┌────────

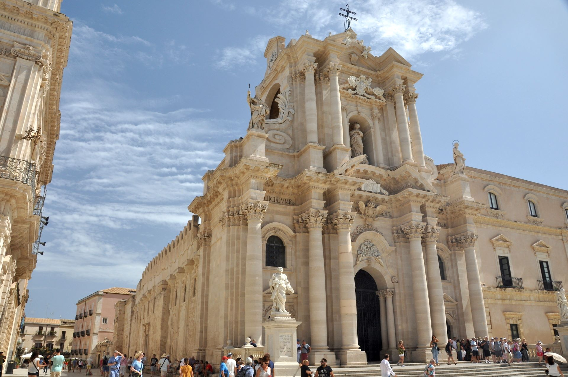 Syracus, Kathedrale Santa Maria delle Colonne
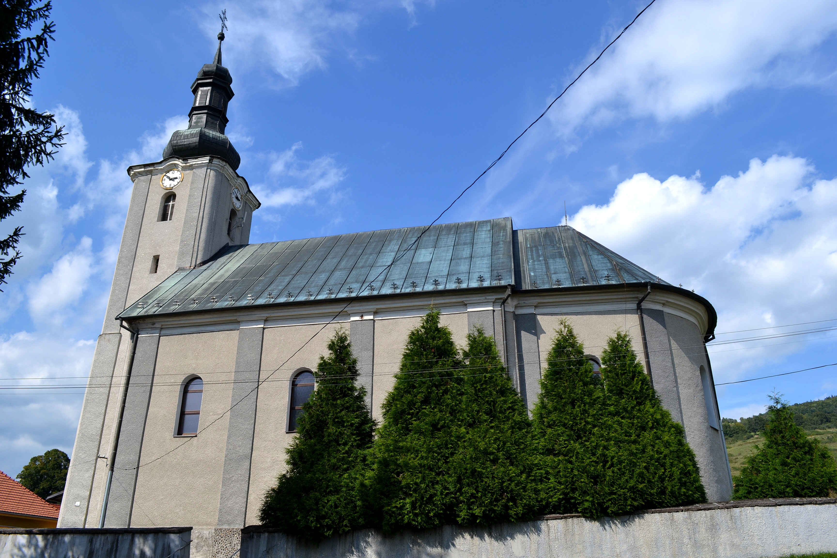 Kostol svätého Martina; celkový pohľad
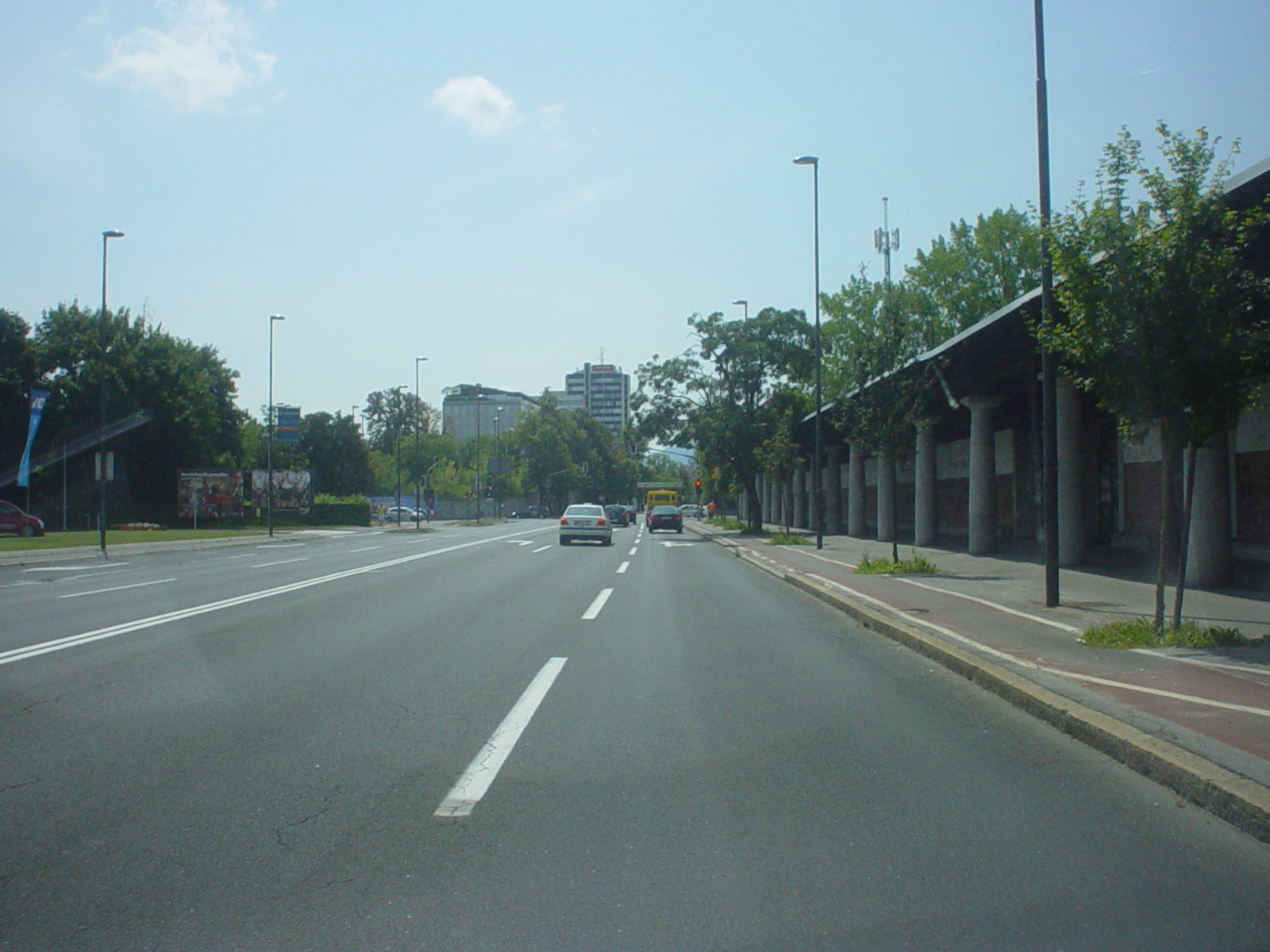 Dunajska cesta, Ljubljana.

└────────

__Work item__: Without the pictures, transcribe the listing exactly as it stands.

__Exercise response__:
 Syracus, Kathedrale Santa Maria delle Colonne
 Kostol svätého Martina; celkový pohľad
 Dunajska cesta, Ljubljana.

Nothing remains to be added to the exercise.